No significant differences were found between the Internet intervention and wait-list control groups on any of the baseline characteristics, including age, gender, years of education, marital status, history of sleep difficulties, and sleep problem nights/week (See Table 1). Participants were mostly married (68%) females (77%), approximately 45 years old (44.86±11.03), with more than 16 years of education (16.59±2.86). Participants reported sleep difficulties an average of over 10 years (127.09±106.73 months), and were experiencing disruptive sleep more than 5 nights per week (5.52±1.43). This sample is comparable to the baseline demographic and clinical characteristics of other trials of insomnia34-38. Overall, 95% of the participants indicated that they considered themselves at least “comfortable” (a 2 on a 0-4 scale) using the Internet. All participants reported that they check their email and use the Internet at least once each week; 91% stated that they check email at least daily; and 86% stated that they use the Internet at least daily. There were no significant group differences on comfort with and use of the Internet and email.
Table 1.
Characteristic | Internet (n = 22) |
Control (n = 22) |
Total (n = 44) |
P Value* |
---|---|---|---|---|
Age | 44.68 (10.61) | 45.05 (11.67) | 44.86 (11.03) | .91 |
Gender | ||||
Women | 18 | 16 | 34 | .47 |
Men | 4 | 6 | 10 | |
Marital Status | ||||
Married | 18 | 12 | 30 | .10 |
Separated/Divorced | 0 | 5 | 5 | |
Never Married | 3 | 4 | 7 | |
Other | 1 | 1 | 2 | |
Years of Education | 16.50 (3.11) | 16.68 (2.64) | 16.59 (2.86) | .84 |
History of Sleep Difficulties, Mean Months | 121.73 (99.12) | 132.45 (115.94) | 127.09 (106.73) | .74 |
Sleep Difficulties (Nights per Week)** | 5.14 (1.54) | 5.91 (1.24) | 5.52 (1.43) | .07 |
P values are based on analysis of variance or Pearson χ2 tests.

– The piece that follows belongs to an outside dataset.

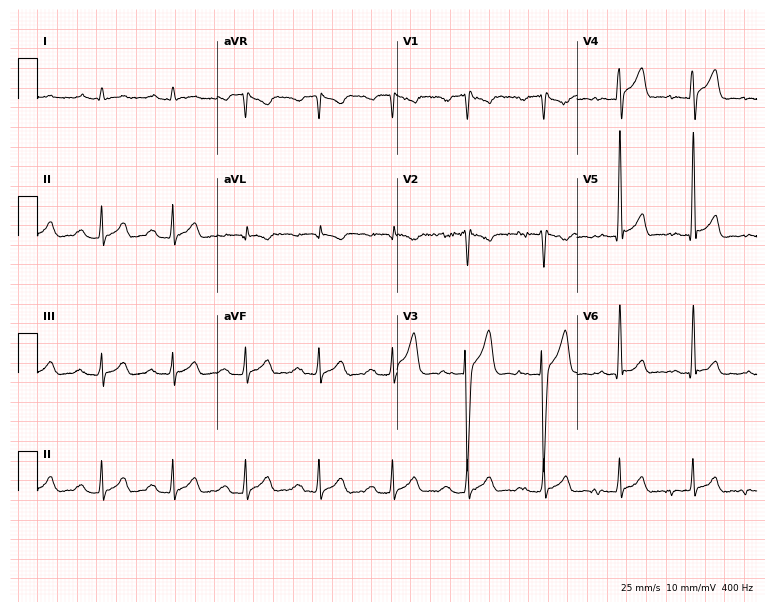
Resting 12-lead electrocardiogram. Patient: a male, 37 years old. The tracing shows first-degree AV block.

Nights per Week refers to the number of nights per week experiencing sleep difficulties.
Insomnia Severity
To evaluate changes in insomnia severity, participants completed the ISI at pre- and post-assessment. The Internet group also completed the ISI at six month follow-up. For the pre- to post-assessment, there was a significant Group X Time interaction effect showing a marked improvement from pre- to post-assessment in the Internet group, and little change in the control group, F (1, 42) = 29.64, p<.001. At pre-assessment, there were no differences in insomnia severity between the two groups (Internet and control group means = 15.73 (95% CI, 14.07-17.39) and 16.27 (95% CI, 14.61-17.94), respectively), but mean ISI scores at post-assessment were 6.59 (95% CI, 4.73-8.45) for the Internet group and 15.50 (95% CI, 13.64-17.36) for the control group. The Internet group also maintained these gains at six months (7.32, 95% CI, 5.05-9.59), with no significant increase in ISI scores from post to six month follow-up (see Figure 2).
Changes in ISI scores indicate not only statistically significant improvements after using SHUTi but clinically significant improvements as well. At baseline, no participant in either group fell in the “no clinically significant insomnia” category as defined by an ISI score of less than eight27. However, after SHUTi, 16 of the 22 (73%) Internet participants were in remission and in this category at post-assessment, whereas no control participant met this criterion, χ2 = 25.14, p <.001. At six month follow-up, 11 of the 18 (61%) Internet participants were still in remission, not a significant change from post-assessment.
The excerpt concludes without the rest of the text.